I have move the earlier contents of this page to a new Wiki location called
Compressible Riemann Ellipsoids.
Rotating Reference Frame
At times, it can be useful to view the motion of a fluid from a frame of reference that is rotating with a uniform (i.e., time-independent) angular velocity <math>~\Omega_f</math>. In order to transform any one of the principal governing equations from the inertial reference frame to such a rotating reference frame, we must specify the orientation as well as the magnitude of the angular velocity vector about which the frame is spinning, <math>{\vec\Omega}_f</math>; and the <math>~d/dt</math> operator, which denotes Lagrangian time-differentiation in the inertial frame, must everywhere be replaced as follows:
<math>
\biggl[\frac{d}{dt} \biggr]_{inertial} \rightarrow \biggl[\frac{d}{dt} \biggr]_{rot} + {\vec{\Omega}}_f \times .
</math>
Performing this transformation implies, for example, that
<math>
\vec{v}_{inertial} = \vec{v}_{rot} + {\vec{\Omega}}_f \times \vec{x} ,
</math>
and,
<math>
\biggl[ \frac{d\vec{v}}{dt}\biggr]_{inertial} = \biggl[ \frac{d\vec{v}}{dt}\biggr]_{rot} + 2{\vec{\Omega}}_f \times {\vec{v}}_{rot} + {\vec{\Omega}}_f \times ({\vec{\Omega}}_f \times \vec{x})
</math>
<math>
= \biggl[ \frac{d\vec{v}}{dt}\biggr]_{rot} + 2{\vec{\Omega}}_f \times {\vec{v}}_{rot} - \frac{1}{2} \nabla \biggl[ |{\vec{\Omega}}_f \times \vec{x}|^2 \biggr]
</math>
(If we were to allow <math>{\vec\Omega}_f</math> to be a function of time, an additional term involving the time-derivative of <math>{\vec\Omega}_f</math> also would appear on the right-hand-side of these last expressions; see, for example, Eq.~1D-42 in BT87.) Note as well that the relationship between the fluid vorticity in the two frames is,
<math>
[\vec\zeta]_{inertial} = [\vec\zeta]_{rot} + 2{\vec\Omega}_f .
</math>
Continuity Equation (rotating frame)
Applying these transformations to the standard, inertial-frame representations of the continuity equation presented elsewhere, we obtain the:
Lagrangian Representation
of the Continuity Equation
as viewed from a Rotating Reference Frame
<math>\biggl[ \frac{d\rho}{dt} \biggr]_{rot} + \rho \nabla \cdot {\vec{v}}_{rot} = 0</math> ;
Eulerian Representation
of the Continuity Equation
as viewed from a Rotating Reference Frame
<math>\biggl[ \frac{\partial\rho}{\partial t} \biggr]_{rot} + \nabla \cdot (\rho {\vec{v}}_{rot}) = 0</math> .

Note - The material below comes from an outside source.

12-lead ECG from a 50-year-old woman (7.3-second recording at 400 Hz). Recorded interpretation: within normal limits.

Euler Equation (rotating frame)
Applying these transformations to the standard, inertial-frame representations of the Euler equation presented elsewhere, we obtain the:
Lagrangian Representation
of the Euler Equation
as viewed from a Rotating Reference Frame
<math>\biggl[ \frac{d\vec{v}}{dt}\biggr]_{rot} = - \frac{1}{\rho} \nabla P - \nabla \Phi - 2{\vec{\Omega}}_f \times {\vec{v}}_{rot} - {\vec{\Omega}}_f \times ({\vec{\Omega}}_f \times \vec{x})</math> ;
Eulerian Representation
of the Euler Equation
as viewed from a Rotating Reference Frame
<math>\biggl[\frac{\partial\vec{v}}{\partial t}\biggr]_{rot} + ({\vec{v}}_{rot}\cdot \nabla) {\vec{v}}_{rot}= - \frac{1}{\rho} \nabla P - \nabla \biggl[\Phi - \frac{1}{2}|{\vec{\Omega}}_f \times \vec{x}|^2 \biggr] - 2{\vec{\Omega}}_f \times {\vec{v}}_{rot} </math> ;
Euler Equation
written in terms of the Vorticity and
as viewed from a Rotating Reference Frame
<math>\biggl[\frac{\partial\vec{v}}{\partial t}\biggr]_{rot} + ({\vec{\zeta}}_{rot}+2{\vec\Omega}_f) \times {\vec{v}}_{rot}= - \frac{1}{\rho} \nabla P - \nabla \biggl[\Phi + \frac{1}{2}v_{rot}^2 - \frac{1}{2}|{\vec{\Omega}}_f \times \vec{x}|^2 \biggr]</math> .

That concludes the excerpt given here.